Patients were studied at 14 medical centers. All patients had active acromegaly, as determined by failure to suppress GH levels below 2 µg/L during a 2-h oral glucose tolerance test. Twenty-six patients (10 men and 16 women, mean age 50 yr; range, 20–78 yr) had not received prior treatment, whereas 81 patients (43 men and 38 women; mean age, 44.8 yr; range, 17–85 yr) had previously been treated with surgery and/or radiotherapy at least 1 yr before entry into the study. Of the 81 previously treated patients, 46 had been treated only with surgery, 27 had been treated with surgery and radiation, and 8 had been treated with radiation alone. The experimental protocol was approved by the institutional review boards of each medical center, and each patient gave written informed consent.

Study design

The study was divided into 3 phases.

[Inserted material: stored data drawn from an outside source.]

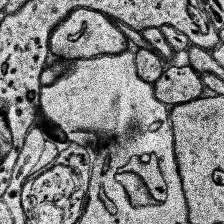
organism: Human
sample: Temporal Lobe
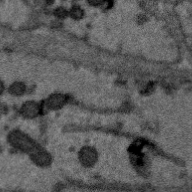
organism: Zebra finch
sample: Brain
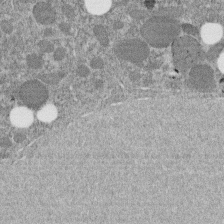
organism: C. elegans
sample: C. elegans embryo early stage
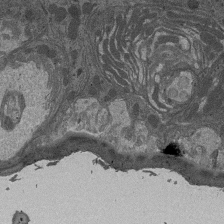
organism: Drosophila
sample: Antenna
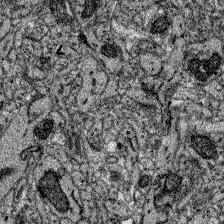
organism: Zebrafish
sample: Larval olfactory bulb
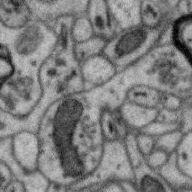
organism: Zebra finch
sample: Brain
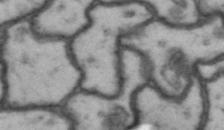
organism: Drosophila
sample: Brain
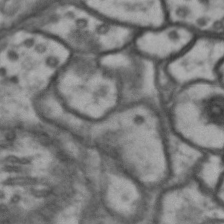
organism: Drosophila
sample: Brain
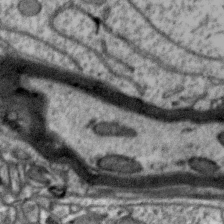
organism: Zebra finch
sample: Brain
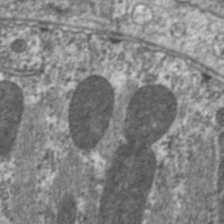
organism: C. elegans
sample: Pharynx
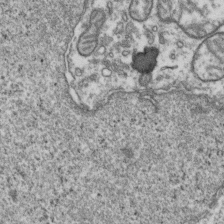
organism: Human
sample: Activated Jurkat CD4+ T cells
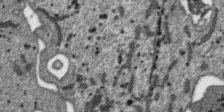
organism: Human
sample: Lung epithelial cells infected with SARS-CoV-2
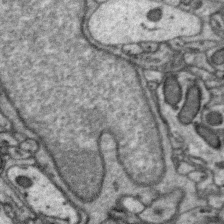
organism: Zebra finch
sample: Brain
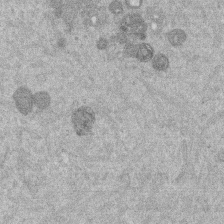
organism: Mouse
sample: Dividing mouse embryo 1 cell stage
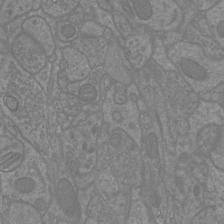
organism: Mouse
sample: Cortical neurons
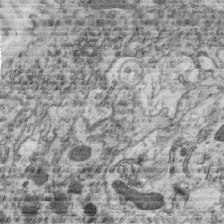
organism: C. elegans
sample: C. elegans oocyte; sperm cells
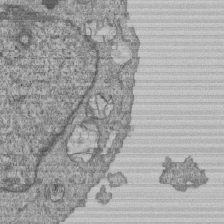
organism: Human
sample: MDA-MB-231 cells
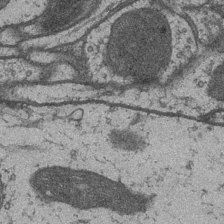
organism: Drosophila
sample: Optic medulla
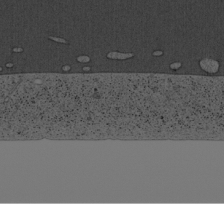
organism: African green monkey
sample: COS-7 cells
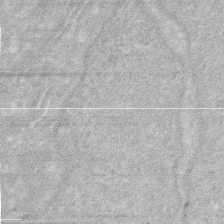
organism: Human
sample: HIV infected U937 cells
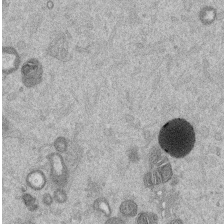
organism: Mouse
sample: Dividing mouse embryo 1 cell stage

After an initial 2-month double blind, placebo-controlled phase, patients were randomized to treatment with either 100 or 250 µg octreotide, sc, every 8 h for 6 months (1). Thereafter, in the third phase of the study, octreotide was reinitiated at a dose of 100 µg, sc, every 8 h and subsequently increased at the discretion of each investigator to improve each patient’s individual response, which included improvement in symptoms and signs of acromegaly as well as reduction in GH and IGF-I into the normal range (2). The maximum dose allowed during the first 3 months of the open label phase of the study was 250 µg, sc, every 8 h. Thereafter, further increments or decrements in octreotide dosage were permitted so that the final dose ranged between 100-1750 µg daily.

GH and IGF-I measurements

During the second phase of the study in which patients were randomized to either 100 or 250 µg octreotide, three times daily, GH levels were determined in samples taken hourly between 0800–1600 h at baseline, after 3 and 6 months of octreotide treatment, and 4 weeks after the end of treatment. Octreotide was injected after the first blood sample had been drawn. Serum GH levels were measured by RIA at Nichols Institute (San Juan Capistrano, CA). The area under the curve was divided by 8 to obtain an integrated mean GH concentration. Plasma was pooled at 0, 4, and 8 h for the measurement of IGF-I. IGF-I was measured by direct RIA at Nichols Institute. Although this method does not exclude IGF-binding proteins, relative changes in IGF-I can be determined, and measurements of IGF-I by unextracted assays have been shown to correlate with measurements obtained by assays involving extraction of binding proteins (1). In this assay, the normal range is not adjusted for age. The normal range for IGF-I is 0.4–2.2 x 10³ U/L in adult women and 0.4–1.9 x 10³ U/L in adult men.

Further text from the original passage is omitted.